You must configure both clusters with import_docs=true.
To set up zero-downtime disaster recovery:
-
Configure bi-directional XDCR between the Primary and disaster recovery clusters.
Enable automatic filtering of cluster specific metadata. -
Deploy Sync Gateway in active mode on both clusters.
-
Configure users, roles, and databases independently on both clusters.
XDCR replicates documents and attachments, but you must configure users, roles, and databases separately on each cluster. -
Configure your load balancer to route traffic primarily to the Primary cluster.
-
Verify replication health between the two active clusters.
To activate disaster recovery:
-
Update load balancer configuration to redirect traffic to the disaster recovery cluster.
This process requires no Sync Gateway service interruption. -
Verify disaster recovery cluster is handling traffic properly.
-
Maintain bi-directional replication for recovery preparedness.
The original primary becomes the new DR cluster automatically and requires no manual XDCR reconfiguration.
Clusters in Same Region
This model caters for situations where the Active and Disaster Recovery clusters are in the same region or datacenter — see: Figure 2. It includes an optional optimization step, which confirms that there is no downtime during the activation stage.
To set up and maintain a disaster recovery cluster:
-
[Optional step — for optimization] Start Sync Gateway with
offline: truein the Disaster Recovery cluster to asynchronously create indexes. Creating all indexes beforehand reduces switching costs.
If you skip this test, you’ll incur latency when Sync Gateway switches to the Disaster Recovery cluster and Sync Gateway rebuilds its indexes. -
Connect Sync Gateway to your Primary cluster.
-
Start the unidirectional XDCR from the Primary cluster to the Disaster Recovery cluster.
When you’re ready to switch to Disaster Recovery operations:
-
Stop the replication (XDCR) from the Primary cluster to Disaster Recovery cluster.
-
After you stop XDCR: Switch the Load Balancer to point to the Sync Gateway on the Disaster Recovery cluster. This approach keeps the deployment of Sync Gateway at only 1 end of the XDCR replication.
-
Promote the Disaster Recovery cluster to Primary and the old Primary to Disaster Recovery.
-
Flush all replicated buckets in the Primary cluster as a precaution against any spurious writes that enter the Primary cluster and XDCR fails to replicate when you stop it.
-
Reverse the XDCR to replicate from the newly promoted Primary to the old Primary to set up a new Backup.
Clusters in Different Regions or Data Centers
This model caters for situations where the Active and Disaster Recovery clusters are in different regions or data centers.
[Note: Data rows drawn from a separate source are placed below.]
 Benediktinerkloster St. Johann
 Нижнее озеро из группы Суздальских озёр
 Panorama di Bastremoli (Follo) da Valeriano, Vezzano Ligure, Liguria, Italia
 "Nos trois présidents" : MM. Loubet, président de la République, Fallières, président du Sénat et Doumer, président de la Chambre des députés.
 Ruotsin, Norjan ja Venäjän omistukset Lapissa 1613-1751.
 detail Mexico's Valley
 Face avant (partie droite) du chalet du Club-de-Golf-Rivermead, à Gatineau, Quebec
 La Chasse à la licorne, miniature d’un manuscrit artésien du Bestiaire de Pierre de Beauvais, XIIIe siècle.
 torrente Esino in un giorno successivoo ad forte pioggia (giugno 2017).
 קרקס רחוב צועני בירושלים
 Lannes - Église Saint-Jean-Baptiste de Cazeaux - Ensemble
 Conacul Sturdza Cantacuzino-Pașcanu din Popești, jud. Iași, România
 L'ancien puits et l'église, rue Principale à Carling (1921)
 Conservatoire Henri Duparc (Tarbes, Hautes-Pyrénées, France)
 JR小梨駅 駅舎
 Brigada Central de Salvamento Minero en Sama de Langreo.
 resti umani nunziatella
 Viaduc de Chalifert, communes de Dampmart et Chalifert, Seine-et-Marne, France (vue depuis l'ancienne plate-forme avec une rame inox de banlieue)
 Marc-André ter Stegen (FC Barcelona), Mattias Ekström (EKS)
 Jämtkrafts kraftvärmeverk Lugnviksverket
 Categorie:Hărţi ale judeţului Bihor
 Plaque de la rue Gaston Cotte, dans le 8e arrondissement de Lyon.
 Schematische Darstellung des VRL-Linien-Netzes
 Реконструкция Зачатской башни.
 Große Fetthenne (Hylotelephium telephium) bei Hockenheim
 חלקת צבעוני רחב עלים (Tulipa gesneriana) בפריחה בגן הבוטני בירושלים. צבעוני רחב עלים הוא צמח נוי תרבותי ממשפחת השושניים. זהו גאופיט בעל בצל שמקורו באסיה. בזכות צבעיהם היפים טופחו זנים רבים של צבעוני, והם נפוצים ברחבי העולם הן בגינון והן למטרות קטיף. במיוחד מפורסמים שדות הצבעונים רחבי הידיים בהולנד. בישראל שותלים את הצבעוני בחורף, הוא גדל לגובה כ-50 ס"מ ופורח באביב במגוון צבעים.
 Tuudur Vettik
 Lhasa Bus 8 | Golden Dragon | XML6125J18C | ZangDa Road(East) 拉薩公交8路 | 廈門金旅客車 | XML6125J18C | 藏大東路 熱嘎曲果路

Although the model has a separate Sync Gateway cluster attached to the Disaster Recovery cluster, this approach keeps the deployment of Sync Gateway at only 1 end of the XDCR replication. The optional optimization step confirms that there is no downtime during the activation stage.
To set up and maintain a disaster recovery cluster - see: Figure 4:
-
[Optional step — for optimization] Start Sync Gateway with
offline: truein the Disaster Recovery cluster to asynchronously create indexes. If you skip this test, you’ll incur latency when you switch Sync Gateway to the Disaster Recovery cluster and Sync Gateway rebuilds its indexes. -
[Critical step] Turn off all the Sync Gateways in the Disaster Recovery cluster.
-
Start the unidirectional XDCR from the Primary cluster to the Disaster Recovery cluster.
When you’re ready to switch to Disaster Recovery operations — see: Figure 5:
-
Stop Sync Gateway on the Primary cluster
-
Stop the replication (XDCR) from the Primary cluster to the Disaster Recovery cluster.
-
Verify that any and all Load Balancer updates to direct all traffic to the new Sync Gateway clusters.
-
Turn on the Sync Gateway cluster in the Disaster Recovery cluster.
-
Assign the Disaster Recovery cluster to be the new Primary cluster, and make the old Primary cluster the new Disaster Recovery cluster.
-
Flush all replicated buckets in the Primary cluster as a precaution against any spurious writes coming into the Primary cluster that XDCR did not replicate when you stopped it.
-
Reverse the original XDCR to replicate from the newly promoted Primary to the old Primary, to set up a new Backup.